Некоторое время они сидели молча. Затем Джеральд взял газету и стал читать, словно это был обычный благополучный вечер. Потрясенная Гиацинта долго наблюдала за ним. Затем, чувствуя, что ею овладевает отчаяние, встала.

– Мне нужно прогуляться, – сказала она. – Пойдешь со мной?

– Нет, я подожду здесь, пока ты вернешься.

Было уже почти темно. Многократно исхоженные улицы казались незнакомыми и недоброжелательными. Фасад дома походил на чье-то странное лицо, входная дверь напоминала рот, а окна второго этажа можно было принять за глаза. На лужайке огромный кот так свирепо набросился на зазевавшуюся птицу, что Гиацинте стало не по себе. Отвернувшись от жестокого зрелища, она направилась домой, чтобы посидеть на террасе в кресле, в котором сиживал Джим.

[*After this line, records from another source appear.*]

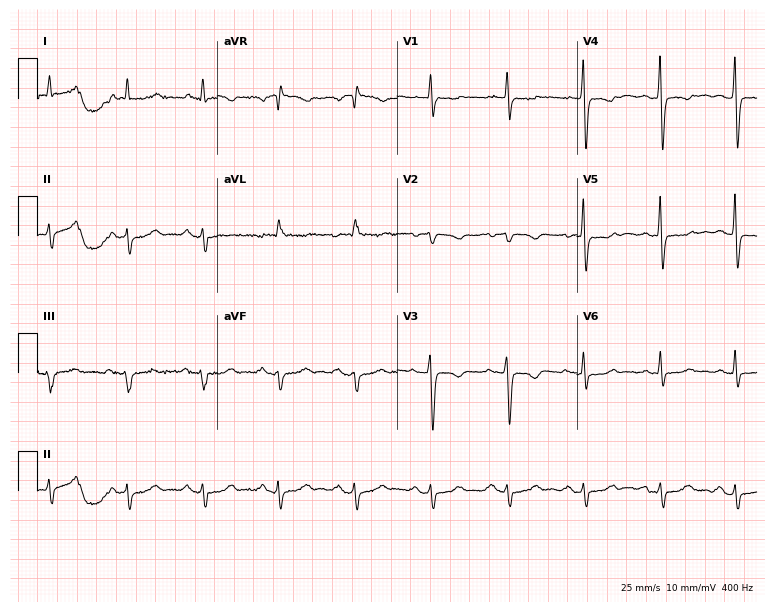
Standard 12-lead ECG recorded from a 65-year-old female patient. None of these six findings is recorded: first-degree AV block, right bundle branch block (RBBB), left bundle branch block (LBBB), sinus bradycardia, atrial fibrillation (AF), sinus tachycardia.
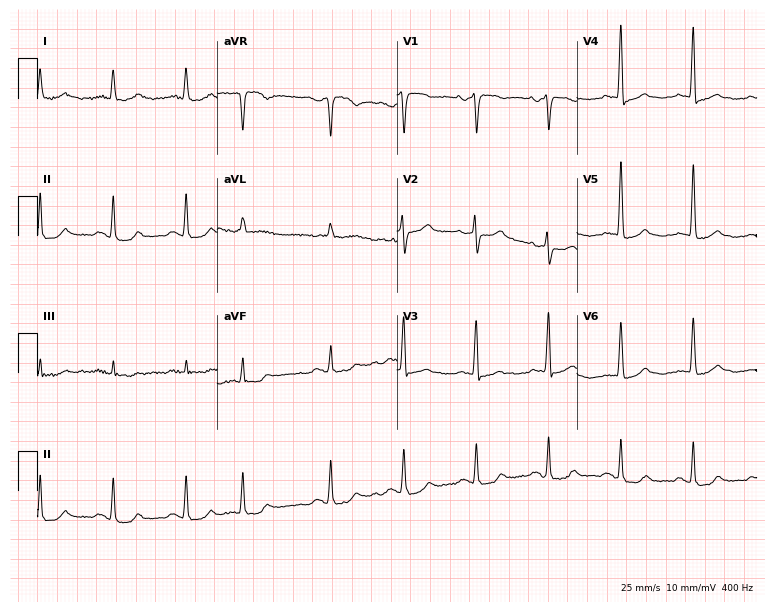
Standard 12-lead ECG recorded from an 81-year-old man. None of these six findings is recorded: first-degree AV block, right bundle branch block (RBBB), left bundle branch block (LBBB), sinus bradycardia, atrial fibrillation (AF), sinus tachycardia.
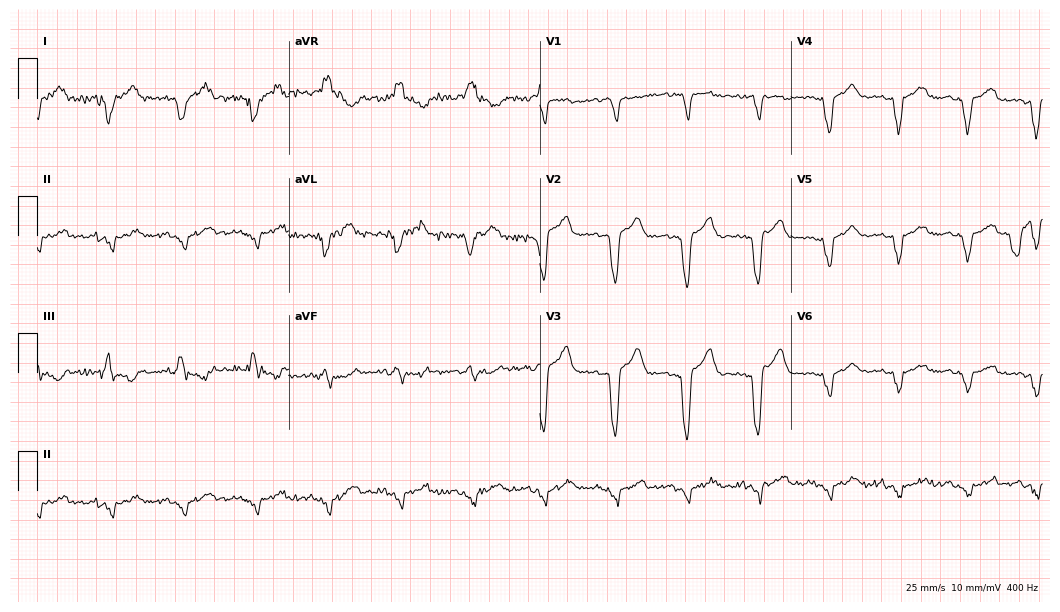
12-lead ECG from a 72-year-old woman. No first-degree AV block, right bundle branch block, left bundle branch block, sinus bradycardia, atrial fibrillation or sinus tachycardia recorded for this tracing.
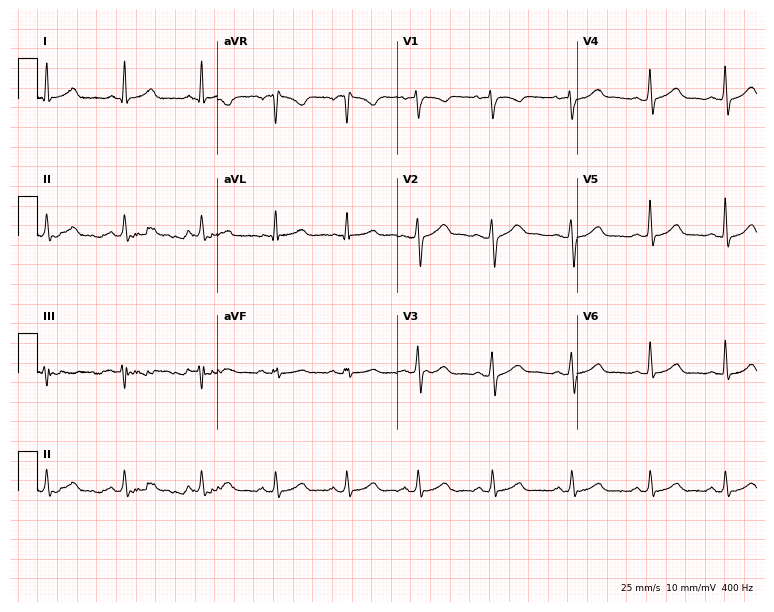
12-lead ECG from a female patient, 32 years old (7.3-second recording at 400 Hz). No first-degree AV block, right bundle branch block, left bundle branch block, sinus bradycardia, atrial fibrillation or sinus tachycardia recorded for this tracing. Only these six findings were labelled.
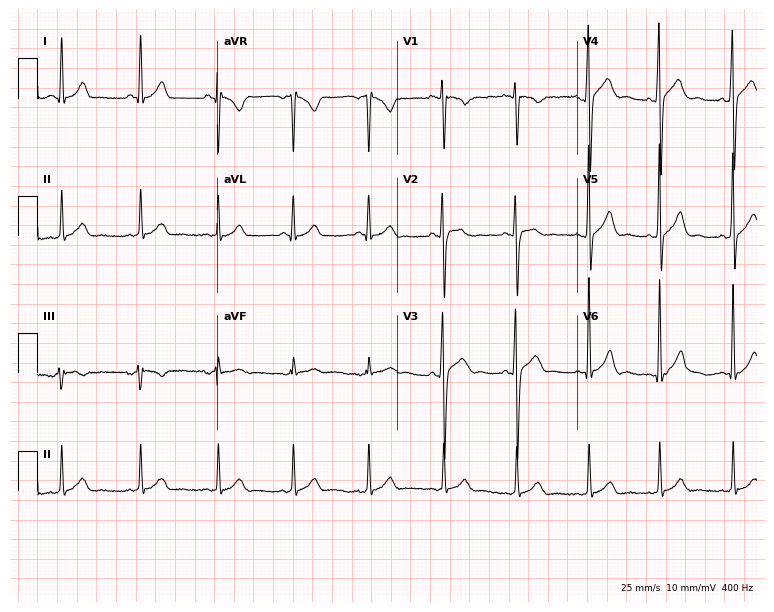
Electrocardiogram, a male patient, 21 years old. Overall reading on record: normal ECG.
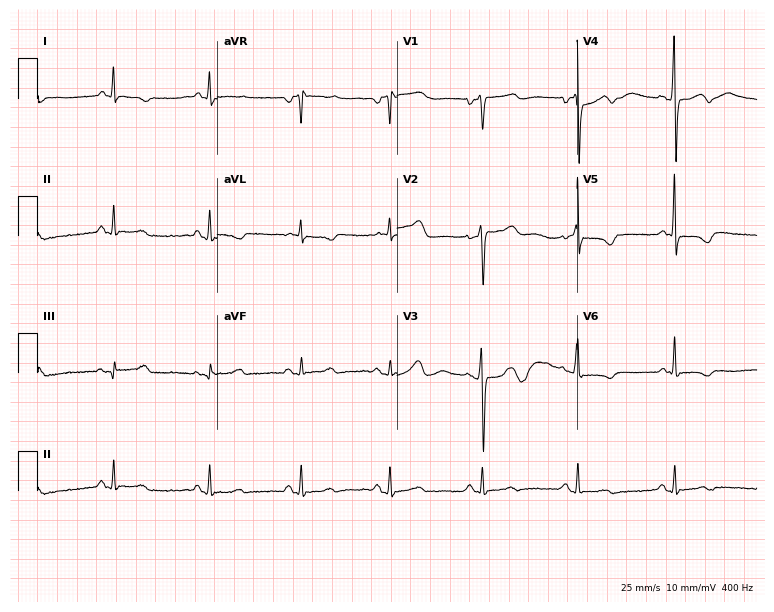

«Я катилась вниз уже многие месяцы, – размышляла Гиацинта. – Это началось задолго до нашей поездки в Европу. Собственно говоря, поэтому-то мы и поехали. Точнее, я поехала. Арни знал. Он добрый и умный человек. Возможно, он знал, что Джеральд разлюбил меня».

Стало совсем темно. Часы в зале пробили одиннадцать, однако Гиацинта продолжала сидеть наедине со своими мыслями.

«К чему я пришла? Чего добилась своей яростью и неосторожностью?» И опять перед ее глазами возник образ вдовы и мальчугана. Увидела она также Эмму и Джерри.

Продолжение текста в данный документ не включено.